Material provided START

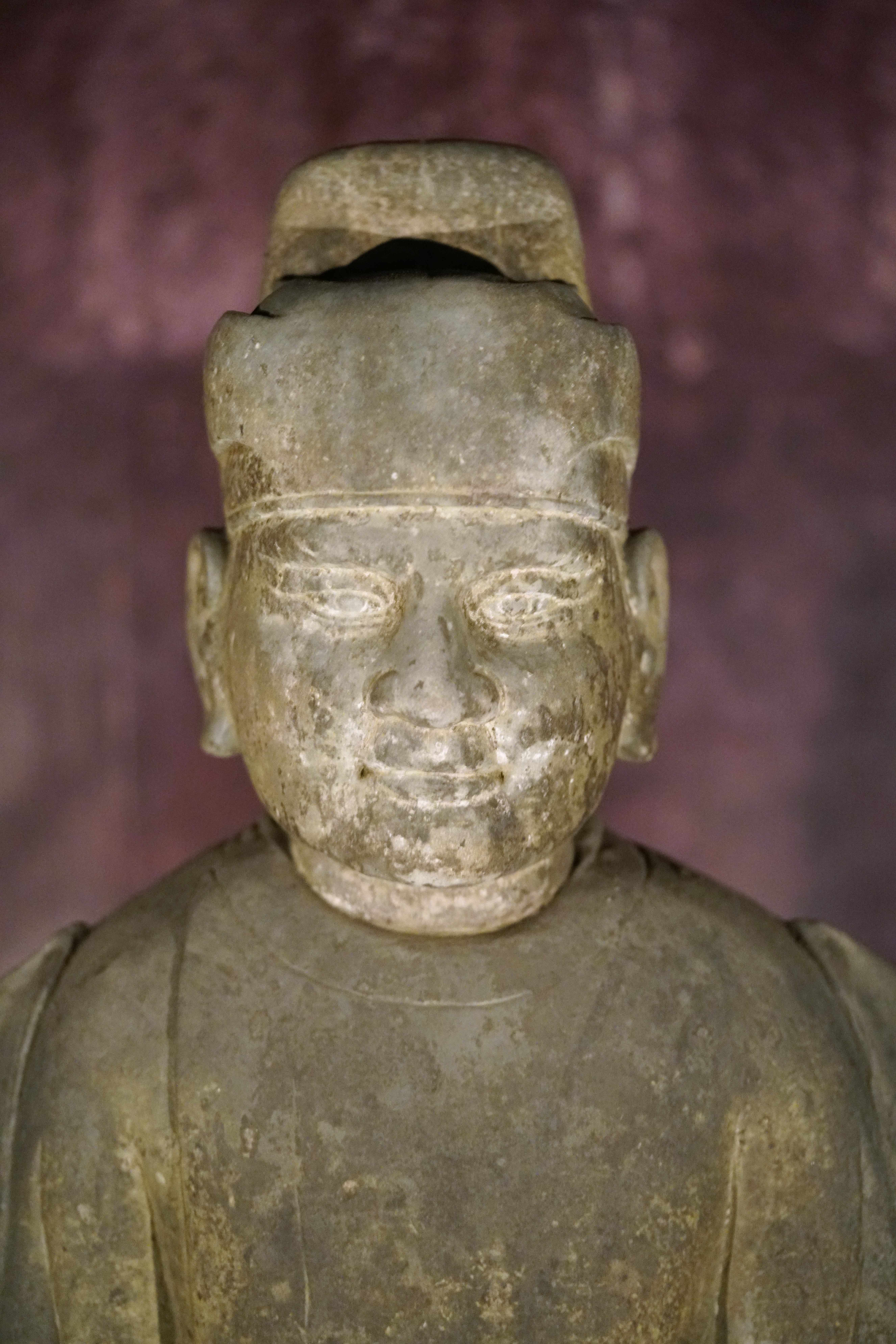 中文（中国大陆）: 王建像 头部
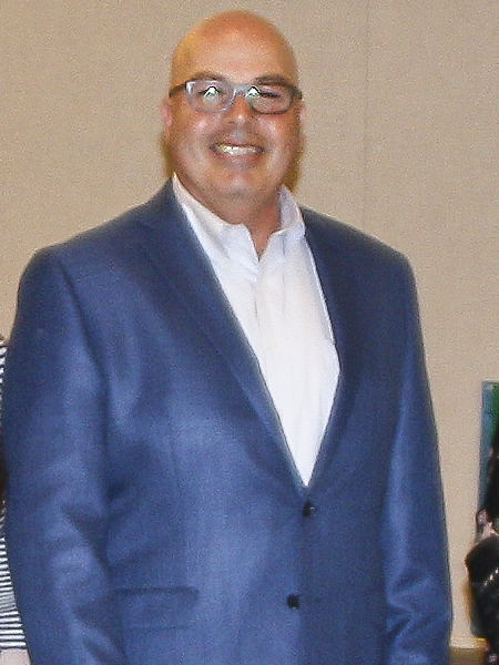 IMG_4359a
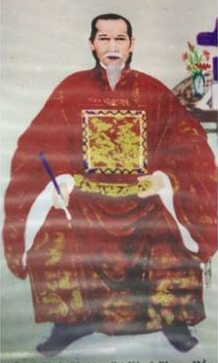 Tranh chân dung Phan Huy Cẩn (1722 - 1789), vẽ trên lụa. Ông là một danh thần và là nhà sử học thời Lê trung hưng. Bức họa đặt tại nhà thờ họ Phan Huy.
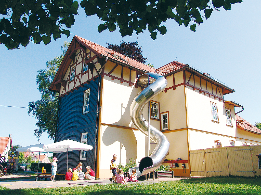 Evakuierungsrutsche im Fröbelkindergarten in Sonneborn Kreis Gotha.
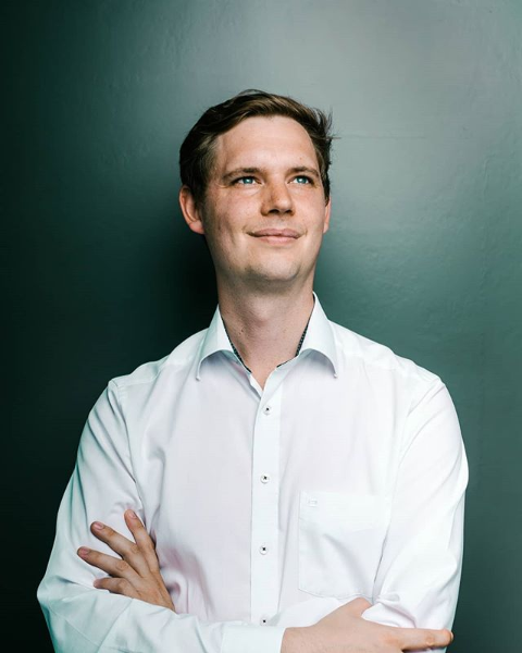 Foto von Jonas Glüsenkamp
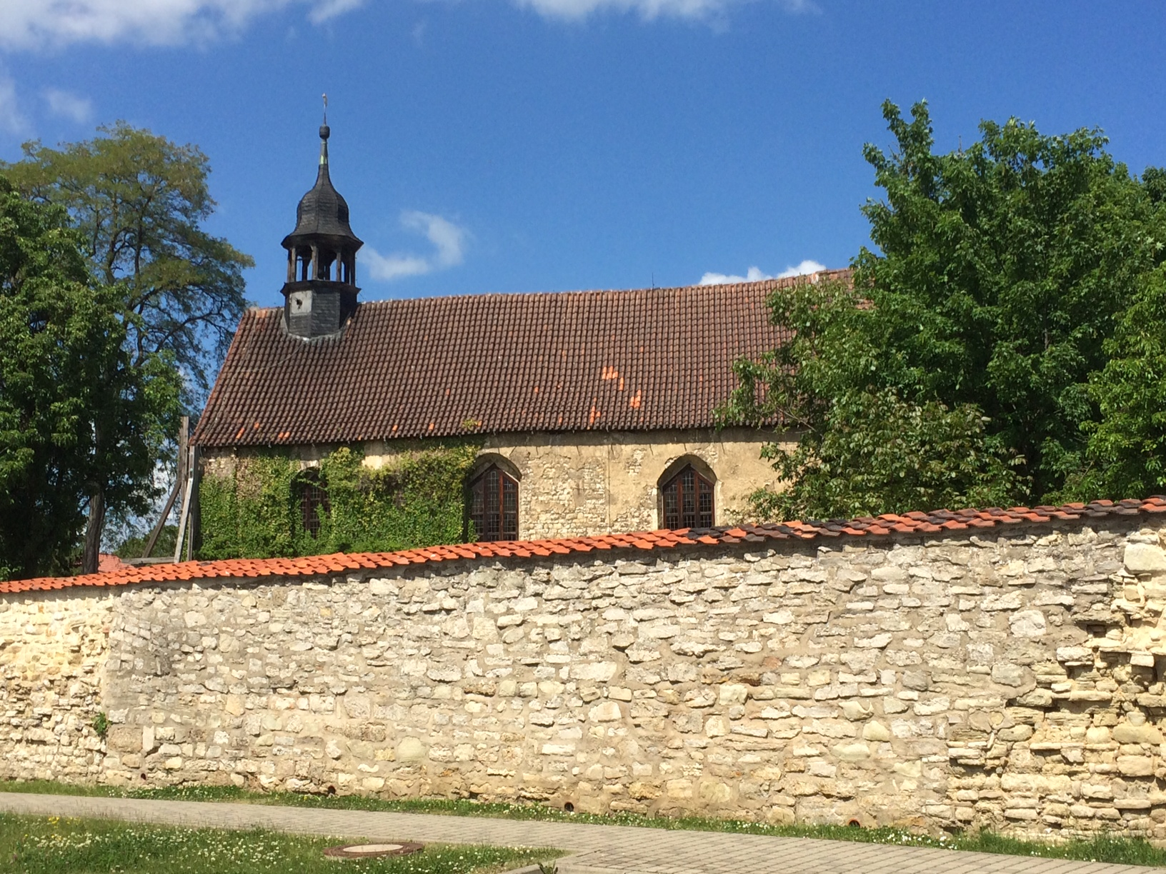 Kloster Schwanebeck
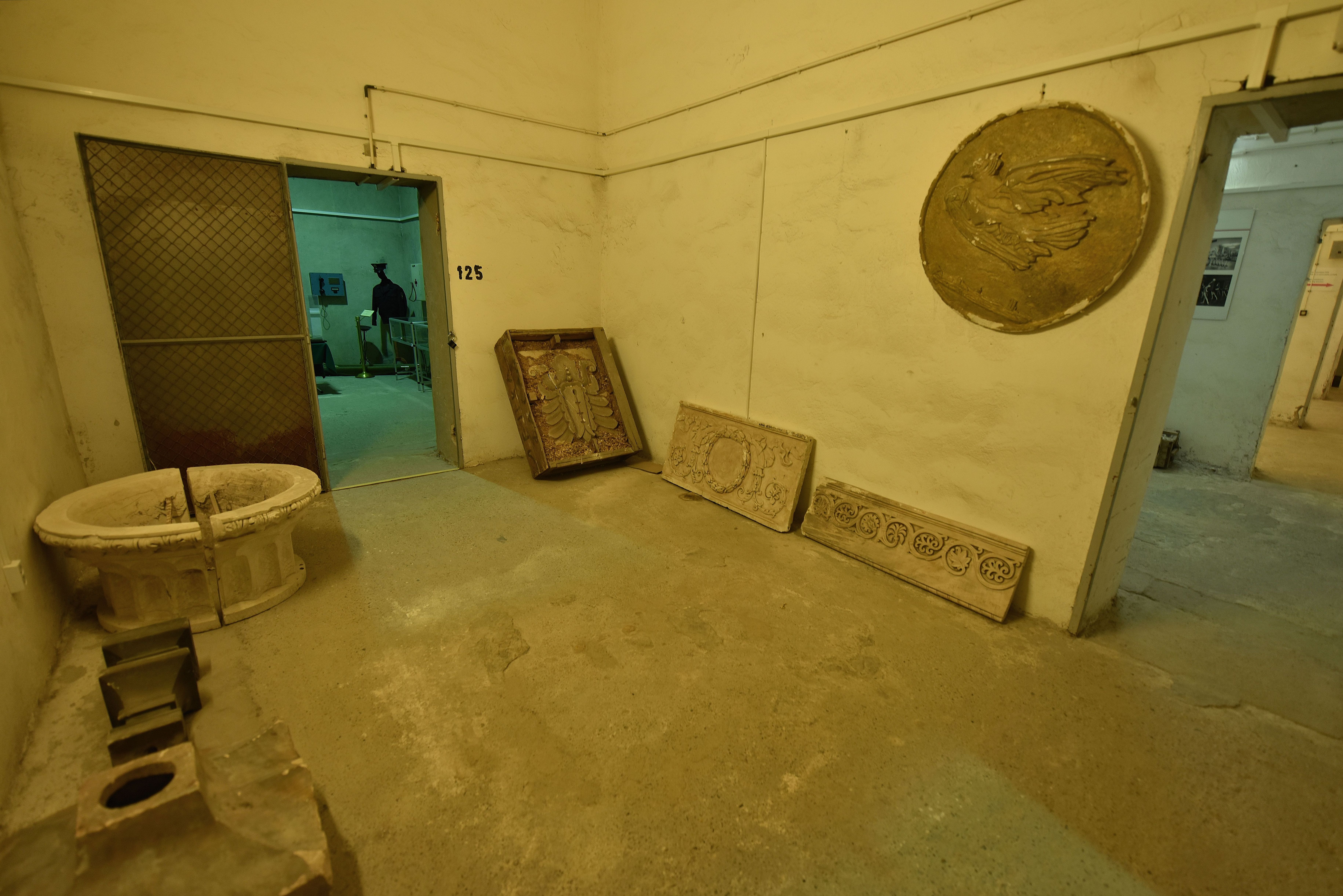 Fragment wystawy o historii Pałacu Kultury i Nauki na poziomie -2
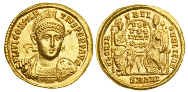 Constantius II AV Solidus. 355-361 AD. FL IVL CONSTANTIVS PERP AVG, helmeted, cuirassed bust facing holding spear behind head & sheild. GLORIA REPVBLICAE, Roma & Constantinople holding sheild between them inscribed VOT XXX MVLT XXXX, SMANA in exergo
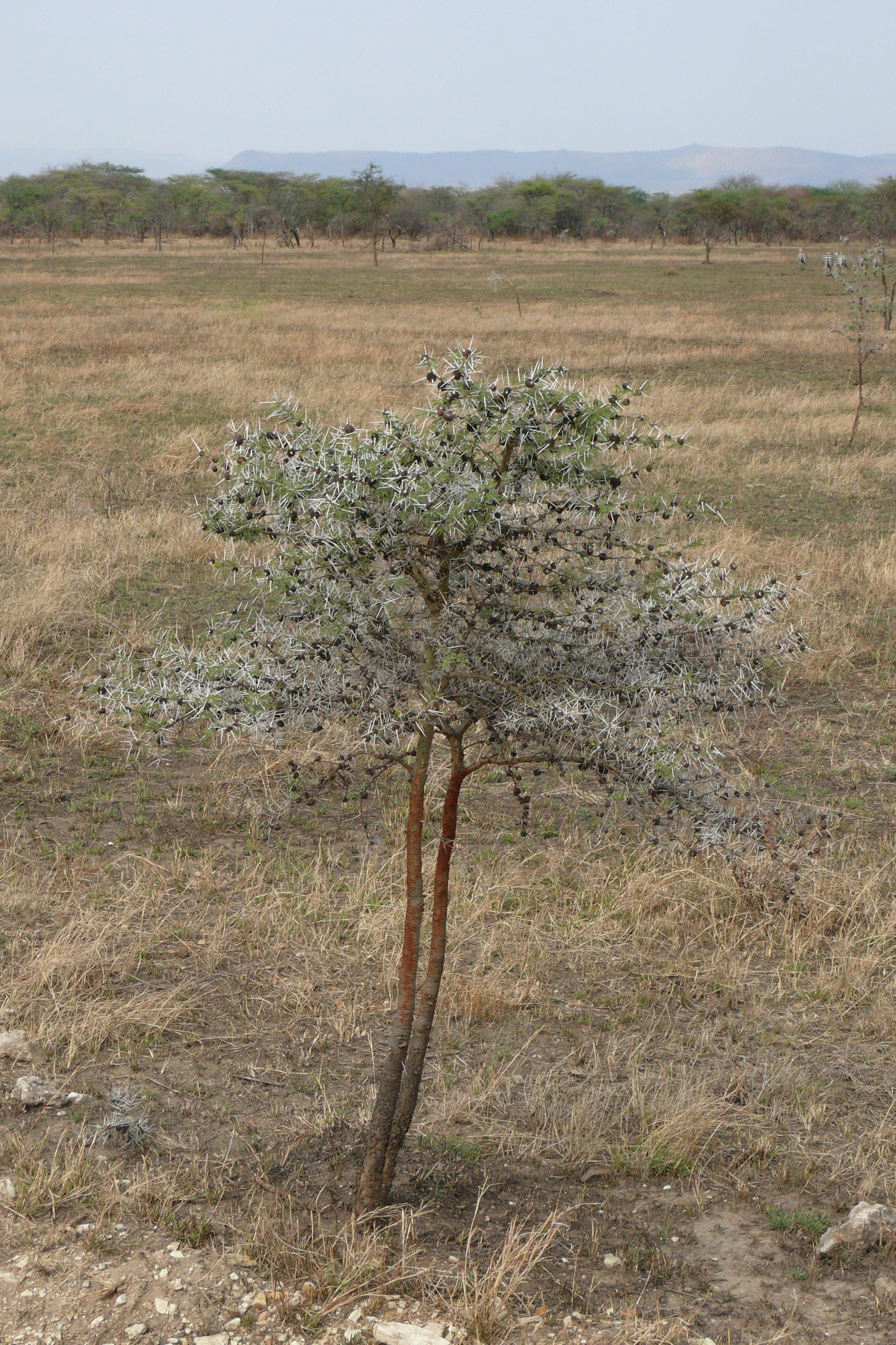 Flötenakazie (Acacia drepanolobium)

Material provided END

Work item - Reproduce the data above word for word and omit the images.

Task answer -
 中文（中国大陆）: 王建像 头部
 IMG_4359a
 Tranh chân dung Phan Huy Cẩn (1722 - 1789), vẽ trên lụa. Ông là một danh thần và là nhà sử học thời Lê trung hưng. Bức họa đặt tại nhà thờ họ Phan Huy.
 Evakuierungsrutsche im Fröbelkindergarten in Sonneborn Kreis Gotha.
 Foto von Jonas Glüsenkamp
 Kloster Schwanebeck
 Fragment wystawy o historii Pałacu Kultury i Nauki na poziomie -2
 Constantius II AV Solidus. 355-361 AD. FL IVL CONSTANTIVS PERP AVG, helmeted, cuirassed bust facing holding spear behind head & sheild. GLORIA REPVBLICAE, Roma & Constantinople holding sheild between them inscribed VOT XXX MVLT XXXX, SMANA in exergo
 Flötenakazie (Acacia drepanolobium)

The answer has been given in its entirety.